Task to carry out -
Print every entry exactly as written and exclude all images.

Provided entries -
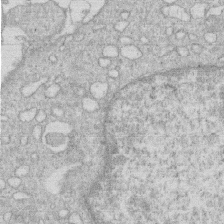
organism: Human
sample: Macrophage cells
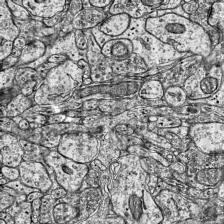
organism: Mouse
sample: Visual Cortex
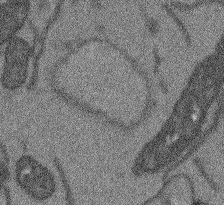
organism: Arabidopsis thaliana
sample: Root tip
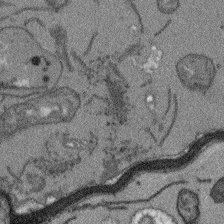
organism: Arabidopsis thaliana
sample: Root tip

Your solution -
organism: Human
sample: Macrophage cells
organism: Mouse
sample: Visual Cortex
organism: Arabidopsis thaliana
sample: Root tip
organism: Arabidopsis thaliana
sample: Root tip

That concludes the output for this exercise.